Leila Mohammadipour Saadatabadi 1, Mohammadreza Mohammadabadi 1,, Zeinab Amiri Ghanatsaman 2, Olena Babenko 3, Ruslana Volodymyrivna Stavetska 3, Oleksandr Mikolayovich Kalashnik 4, Volodymyr Afanasenko 5, Oleksandr Anatoliiovych Kochuk-Yashchenko 6, Dmytro Mykolaiovych Kucher 6, Hojjat Asadollahpour Nanaei 7
PMCID: PMC10683258  PMID: 38012774

Abstract

Objective

The data provided herein represent the whole-genome sequencing data associated with three sheep breeds of Iranian native breeds. Sheep are the first domesticated animals that, during the long path of the evolution process, have created gene variants with desirable phenotypic effects, so they can be suitable models for biomedical research. In addition, sheep have a vital role in providing protein to a notable part of the human population around the world.

Data description

Ten blood samples were taken from three Iranian native sheep breeds, the Zel, Karakul, and Kermani kinds. Blood samples genomes were extracted using the salting-out technique. The Illumina NovaSeq 6000 platform was used to carry out sequencing of the whole genome in a laboratory in China. All sequence information is available through the NCBI database in the sequence read archive (SRA) format under the accession number PRJNA904537. The dataset presented here can provide a useful resource for genome analysis of livestock breeds adapted to hot and dry regions.
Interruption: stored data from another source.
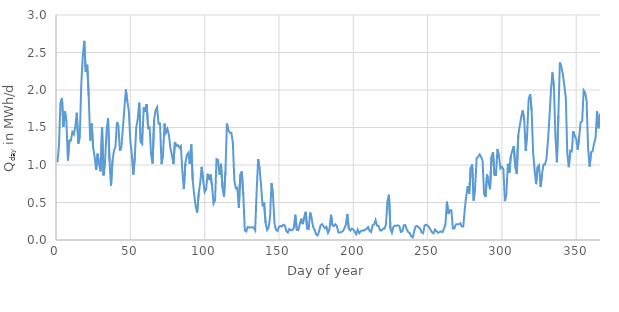
| Category | Series 0 |
|---|---|
| 0 | 1.036 |
| 1 | 1.263 |
| 2 | 1.831 |
| 3 | 1.893 |
| 4 | 1.511 |
| 5 | 1.717 |
| 6 | 1.583 |
| 7 | 1.06 |
| 8 | 1.327 |
| 9 | 1.326 |
| 10 | 1.439 |
| 11 | 1.408 |
| 12 | 1.511 |
| 13 | 1.697 |
| 14 | 1.287 |
| 15 | 1.376 |
| 16 | 2.068 |
| 17 | 2.449 |
| 18 | 2.655 |
| 19 | 2.243 |
| 20 | 2.336 |
| 21 | 1.926 |
| 22 | 1.327 |
| 23 | 1.552 |
| 24 | 1.233 |
| 25 | 1.109 |
| 26 | 0.934 |
| 27 | 1.15 |
| 28 | 1.012 |
| 29 | 0.915 |
| 30 | 1.501 |
| 31 | 0.862 |
| 32 | 1.047 |
| 33 | 1.449 |
| 34 | 1.625 |
| 35 | 1.052 |
| 36 | 0.721 |
| 37 | 1.058 |
| 38 | 1.192 |
| 39 | 1.243 |
| 40 | 1.573 |
| 41 | 1.522 |
| 42 | 1.19 |
| 43 | 1.246 |
| 44 | 1.491 |
| 45 | 1.748 |
| 46 | 2.006 |
| 47 | 1.851 |
| 48 | 1.717 |
| 49 | 1.327 |
| 50 | 1.141 |
| 51 | 0.872 |
| 52 | 1.099 |
| 53 | 1.501 |
| 54 | 1.614 |
| 55 | 1.831 |
| 56 | 1.303 |
| 57 | 1.279 |
| 58 | 1.769 |
| 59 | 1.707 |
| 60 | 1.81 |
| 61 | 1.491 |
| 62 | 1.501 |
| 63 | 1.133 |
| 64 | 1.02 |
| 65 | 1.604 |
| 66 | 1.728 |
| 67 | 1.769 |
| 68 | 1.552 |
| 69 | 1.552 |
| 70 | 1.012 |
| 71 | 1.133 |
| 72 | 1.552 |
| 73 | 1.429 |
| 74 | 1.48 |
| 75 | 1.398 |
| 76 | 1.223 |
| 77 | 1.133 |
| 78 | 1.012 |
| 79 | 1.305 |
| 80 | 1.254 |
| 81 | 1.264 |
| 82 | 1.233 |
| 83 | 1.254 |
| 84 | 0.923 |
| 85 | 0.68 |
| 86 | 1.016 |
| 87 | 1.13 |
| 88 | 1.161 |
| 89 | 1.016 |
| 90 | 1.274 |
| 91 | 0.794 |
| 92 | 0.599 |
| 93 | 0.45 |
| 94 | 0.367 |
| 95 | 0.625 |
| 96 | 0.759 |
| 97 | 0.975 |
| 98 | 0.794 |
| 99 | 0.64 |
| 100 | 0.676 |
| 101 | 0.882 |
| 102 | 0.8 |
| 103 | 0.872 |
| 104 | 0.718 |
| 105 | 0.486 |
| 106 | 0.527 |
| 107 | 1.078 |
| 108 | 1.068 |
| 109 | 0.872 |
| 110 | 1.016 |
| 111 | 0.697 |
| 112 | 0.575 |
| 113 | 0.915 |
| 114 | 1.552 |
| 115 | 1.46 |
| 116 | 1.429 |
| 117 | 1.429 |
| 118 | 1.295 |
| 119 | 0.794 |
| 120 | 0.688 |
| 121 | 0.697 |
| 122 | 0.429 |
| 123 | 0.872 |
| 124 | 0.913 |
| 125 | 0.604 |
| 126 | 0.129 |
| 127 | 0.113 |
| 128 | 0.174 |
| 129 | 0.169 |
| 130 | 0.164 |
| 131 | 0.171 |
| 132 | 0.166 |
| 133 | 0.129 |
| 134 | 0.656 |
| 135 | 1.078 |
| 136 | 0.944 |
| 137 | 0.718 |
| 138 | 0.45 |
| 139 | 0.501 |
| 140 | 0.227 |
| 141 | 0.134 |
| 142 | 0.163 |
| 143 | 0.305 |
| 144 | 0.759 |
| 145 | 0.594 |
| 146 | 0.223 |
| 147 | 0.137 |
| 148 | 0.12 |
| 149 | 0.175 |
| 150 | 0.186 |
| 151 | 0.18 |
| 152 | 0.204 |
| 153 | 0.192 |
| 154 | 0.12 |
| 155 | 0.099 |
| 156 | 0.147 |
| 157 | 0.129 |
| 158 | 0.132 |
| 159 | 0.163 |
| 160 | 0.336 |
| 161 | 0.136 |
| 162 | 0.13 |
| 163 | 0.208 |
| 164 | 0.285 |
| 165 | 0.212 |
| 166 | 0.305 |
| 167 | 0.377 |
| 168 | 0.149 |
| 169 | 0.145 |
| 170 | 0.367 |
| 171 | 0.285 |
| 172 | 0.175 |
| 173 | 0.133 |
| 174 | 0.077 |
| 175 | 0.061 |
| 176 | 0.116 |
| 177 | 0.196 |
| 178 | 0.211 |
| 179 | 0.182 |
| 180 | 0.156 |
| 181 | 0.175 |
| 182 | 0.097 |
| 183 | 0.143 |
| 184 | 0.336 |
| 185 | 0.196 |
| 186 | 0.185 |
| 187 | 0.21 |
| 188 | 0.185 |
| 189 | 0.101 |
| 190 | 0.098 |
| 191 | 0.108 |
| 192 | 0.118 |
| 193 | 0.154 |
| 194 | 0.204 |
| 195 | 0.346 |
| 196 | 0.15 |
| 197 | 0.125 |
| 198 | 0.152 |
| 199 | 0.14 |
| 200 | 0.11 |
| 201 | 0.077 |
| 202 | 0.138 |
| 203 | 0.092 |
| 204 | 0.118 |
| 205 | 0.127 |
| 206 | 0.123 |
| 207 | 0.137 |
| 208 | 0.149 |
| 209 | 0.173 |
| 210 | 0.122 |
| 211 | 0.105 |
| 212 | 0.197 |
| 213 | 0.206 |
| 214 | 0.264 |
| 215 | 0.192 |
| 216 | 0.19 |
| 217 | 0.128 |
| 218 | 0.125 |
| 219 | 0.151 |
| 220 | 0.149 |
| 221 | 0.208 |
| 222 | 0.522 |
| 223 | 0.604 |
| 224 | 0.149 |
| 225 | 0.097 |
| 226 | 0.175 |
| 227 | 0.192 |
| 228 | 0.189 |
| 229 | 0.196 |
| 230 | 0.185 |
| 231 | 0.107 |
| 232 | 0.116 |
| 233 | 0.196 |
| 234 | 0.199 |
| 235 | 0.14 |
| 236 | 0.104 |
| 237 | 0.093 |
| 238 | 0.048 |
| 239 | 0.035 |
| 240 | 0.118 |
| 241 | 0.182 |
| 242 | 0.188 |
| 243 | 0.169 |
| 244 | 0.151 |
| 245 | 0.1 |
| 246 | 0.091 |
| 247 | 0.193 |
| 248 | 0.204 |
| 249 | 0.192 |
| 250 | 0.171 |
| 251 | 0.134 |
| 252 | 0.103 |
| 253 | 0.089 |
| 254 | 0.141 |
| 255 | 0.118 |
| 256 | 0.096 |
| 257 | 0.106 |
| 258 | 0.114 |
| 259 | 0.104 |
| 260 | 0.149 |
| 261 | 0.208 |
| 262 | 0.511 |
| 263 | 0.346 |
| 264 | 0.398 |
| 265 | 0.398 |
| 266 | 0.152 |
| 267 | 0.152 |
| 268 | 0.208 |
| 269 | 0.21 |
| 270 | 0.21 |
| 271 | 0.223 |
| 272 | 0.18 |
| 273 | 0.179 |
| 274 | 0.405 |
| 275 | 0.584 |
| 276 | 0.718 |
| 277 | 0.614 |
| 278 | 0.965 |
| 279 | 1.006 |
| 280 | 0.527 |
| 281 | 0.705 |
| 282 | 1.089 |
| 283 | 1.109 |
| 284 | 1.14 |
| 285 | 1.109 |
| 286 | 1.058 |
| 287 | 0.616 |
| 288 | 0.575 |
| 289 | 0.872 |
| 290 | 0.769 |
| 291 | 0.676 |
| 292 | 1.109 |
| 293 | 1.171 |
| 294 | 0.866 |
| 295 | 0.866 |
| 296 | 1.212 |
| 297 | 1.12 |
| 298 | 0.955 |
| 299 | 0.975 |
| 300 | 0.944 |
| 301 | 0.519 |
| 302 | 0.616 |
| 303 | 1.016 |
| 304 | 0.893 |
| 305 | 1.12 |
| 306 | 1.192 |
| 307 | 1.254 |
| 308 | 0.971 |
| 309 | 0.882 |
| 310 | 1.398 |
| 311 | 1.522 |
| 312 | 1.645 |
| 313 | 1.728 |
| 314 | 1.604 |
| 315 | 1.19 |
| 316 | 1.416 |
| 317 | 1.882 |
| 318 | 1.944 |
| 319 | 1.728 |
| 320 | 1.171 |
| 321 | 0.934 |
| 322 | 0.745 |
| 323 | 0.971 |
| 324 | 0.996 |
| 325 | 0.707 |
| 326 | 0.882 |
| 327 | 1.006 |
| 328 | 1.006 |
| 329 | 1.085 |
| 330 | 1.327 |
| 331 | 1.635 |
| 332 | 1.996 |
| 333 | 2.233 |
| 334 | 2.037 |
| 335 | 1.388 |
| 336 | 1.036 |
| 337 | 1.659 |
| 338 | 2.367 |
| 339 | 2.305 |
| 340 | 2.212 |
| 341 | 2.058 |
| 342 | 1.893 |
| 343 | 1.157 |
| 344 | 0.971 |
| 345 | 1.192 |
| 346 | 1.181 |
| 347 | 1.449 |
| 348 | 1.388 |
| 349 | 1.346 |
| 350 | 1.206 |
| 351 | 1.376 |
| 352 | 1.573 |
| 353 | 1.583 |
| 354 | 1.996 |
| 355 | 1.965 |
| 356 | 1.851 |
| 357 | 1.222 |
| 358 | 0.98 |
| 359 | 1.171 |
| 360 | 1.181 |
| 361 | 1.284 |
| 362 | 1.357 |
| 363 | 1.717 |
| 364 | 1.489 |
| 365 | 1.683 |

Keywords: Whole-genome sequencing, Sheep, Iran

Objective

One of the first animals to be domesticated was the sheep. They most likely tamed Asian Mouflons (Ovis Orientalis) around 11,000 years ago (BP), possibly into the Zagros Mountains and/or southeast Anatolia, in the Fertile Crescent [1]. Sheep are farmed all over the world and contribute considerably to the production of animal-based protein used in human nutrition. They have an important contribution to the agricultural economy too. In the western region of Asia, the country of Iran, with more than 52 million sheep classified into 27 different ecotypes, can be one of the significant regions of genetic reserves in sheep. Iran is a hot and dry country due to its location on the Africa-Asia desert cordon, so about 90% of its regions are dry and water-scarce [2, 3]. Conserving variety is critical for increasing production efficiency and boosting adaptation to climate-changing conditions. The discovery of related genes, as well as the detection of effective mechanisms for responding to heat stress and immunological reactions, can increase livestock products and also help to maintain genetic diversity in these areas [4]. The data set presented here can provide useful and practical resources for studies related to animal species suitable for arid environments as well as for researching more genetic analysis-related hypotheses.

Data description

Blood was collected from three breeds of sheep native to Iran, including Karakul (4 samples), Zel (4 samples), and Kermani (2 samples) (from each of the samples, 5 ml of jugular vein blood). Karakul sheep, one of leather breeds, are native to the North Khorasan province of Iran. This province is located in the northeast of Iran and is 300 m above sea level (AMSL: 300 m). The prevailing climate of this region is hot and dry due to its proximity to the central desert of Iran. The Zel breed, tailed sheep, is mostly bred in Mazandaran province, Iran. This province is located in the north of Iran, near the Caspian Sea, and is 2 m above sea level (AMSL: 2 m). The climate of this region is divided into two types: humid and mountainous, due to the presence of the sea, mountains, and forests. Kermani sheep are bred in the southeastern parts of Iran, especially in Kerman province. This wool breed is fully compatible with the hot and dry climate of this province, which has an altitude of 1755 m above sea level (AMSL: 1755 m).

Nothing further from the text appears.